Drivers of distributions of species and community structures are among the most important questions in ecology. Recent research suggested that communities reflect both species- and patch-level drivers, i.e . neither species nor sites were exchangeable. Thus Modelers should model different processes explicitly to understand their relative importance. A general framework for modeling systems with unspecified dependence structures (e.g. competition between species, spatial auto-correlation between sites) is Probabilistic Graph Modeling (PGMs). Markov Random Field modeling (MRF) is a kind of PGM that defines joint distributions of sets of random variables linked by non-directed graphics which allow cycles . MRF has long been used to model spatial correlations in ecology and agriculture, e.g. in spatial ecology, as well as temporal analysis and interspecific interactions. It was also widely used for modeling networks in social systems, genetic associations, as well as competing species.
Due to a recent flourish of camera-trapping research, ecologists now can get vast amounts of detection-nondetection data which can be used to infer presence-absence (P/A) of moderate to large-sized animals. However, imperfect detection remains a challenge. Occupancy modeling addresses imperfect detection and infers true P/A and detection rates from repeat sampling. This idea was also explored by computer vision and image modeling communities earlier, especially after the development of the EM (Expectation-Maximization) algorithm which allows maximum likelihood estimation when models depend on unobserved latent variables (e.g. true occupancy). MRF with imperfect observations were also explored in this context. We can build various occupancy-like models based on the idea that observations are treated as samples taken from detection distributions conditioned on unobserved latent true patterns that follow other characteristic distributions.

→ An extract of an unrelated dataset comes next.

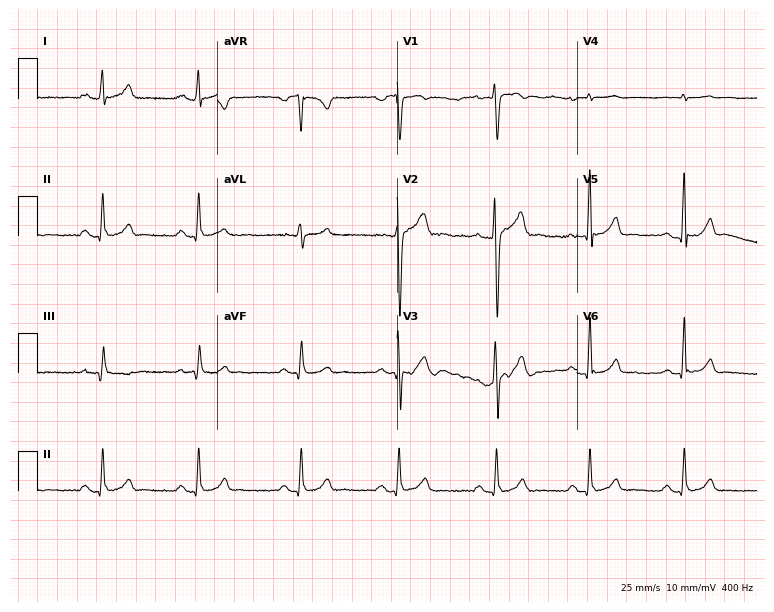
12-lead ECG from a 22-year-old male patient. Screened for six findings — first-degree AV block, right bundle branch block, left bundle branch block, sinus bradycardia, atrial fibrillation, sinus tachycardia — none is recorded.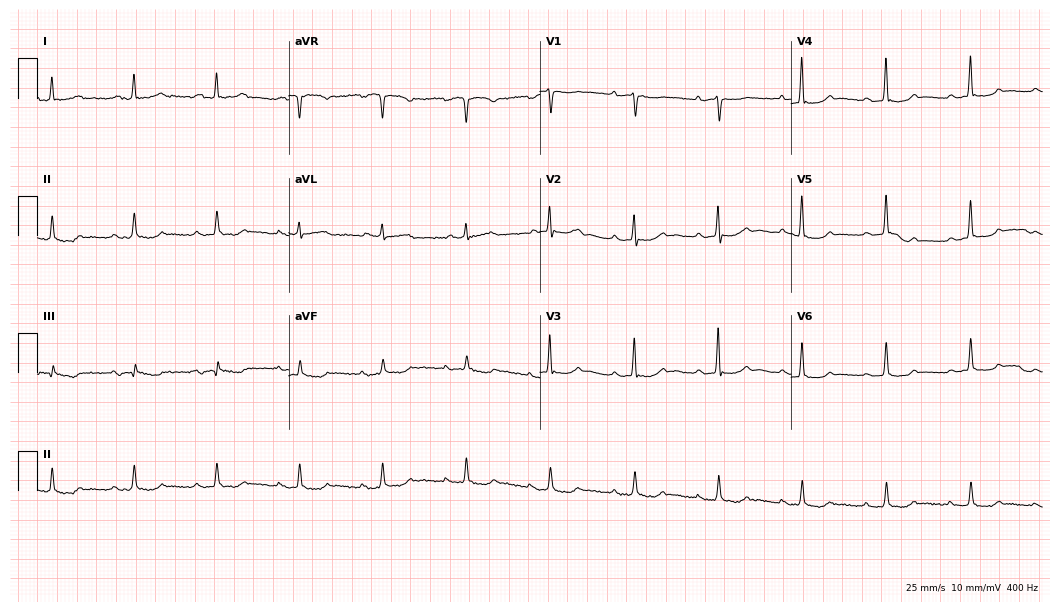
12-lead ECG from a man, 75 years old. Recorded interpretation: within normal limits.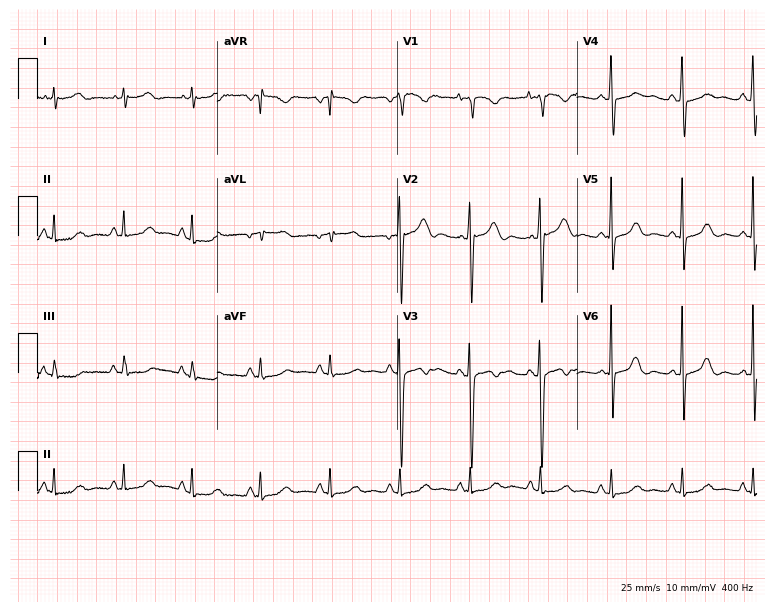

The objective of this study was to develop a model that can capture spatial auto-correlation and interspecific interactions while controlling for environmental predictors and, consequently, understanding the drivers of distributions of competing species pairs in the Apostle Islands National Lakeshore (APIS, Wisconsin, USA). We focused on 4 species (two pairs), Fisher-Marten and Coyote-Fox:
We used a auto-logistic model for both spatial auto-correlation and interspecific associations in occupancy. To account for imperfect detection, we used another auto-logistic model to model the detection process condition on occupancy. Species can be detected and interact with other species only if they occupy certain site.
To fit such a model, we used a special MCMC algorithm for doubly intractable distributions developed by Murray et al. 2008. The missing true occupancy status was sampled via a Gibbs sampler.
Simulation showed the algorithm worked pretty well in terms of constructing the network for two species:
We used the negative potential function to evaluate contribution of each driver.
Data supported mainland-island rather than stepping-stone model for spatial auto-correlation, We detected a significant positive distance dependency in fisher (2.479,CI=[0.976,4.744]) and a negative distance dependency in marten’s occupancy (-0.789,CI=[-1.907,-0.0558]). However, we did not detect significant association between these species in both occupancy and detection (CI=[-0.215,0.393], [-0.326, 0.322]). Marten showed a intra-island spatial auto-correlation 0.260, CI=[0.0551,0.444]). These findings support hypothesis that, instead of competition, the partition pattern of fisher and marten was better explained by flipped mainland-island process (i.e. disperse from island to mainland).
Negative potential function showed again that association has no significant contribution to the distribution pattern of FM system. FM system seemed to be dispersal/environment driven for fisher, while dispersal/environment had similar level of contribution with intra-island spatial auto-correlation for marten.
For coyote and fox, we detected a significant positive distance dependency in fox but not coyote (Coyote: 0.552,CI=[-0.378,1.69] Fox: 2.41,CI=[0.428,6.30]). Meanwhile, posterior association in occupancy was estimated positive (0.234,CI=[-0.041,0.53]). These findings suggest that on top of dispersion/environment, we have some evidence that there exist a positive association between two species that need further evaluation.
Similar to the FM system, dispersal/environment was also driving the CF system, in the contrast, spatial auto-correlation and interspecific interaction seem to be important also. Note that we detected a significant positive association in 60 days scale in detection may due to some behavioral interaction between them.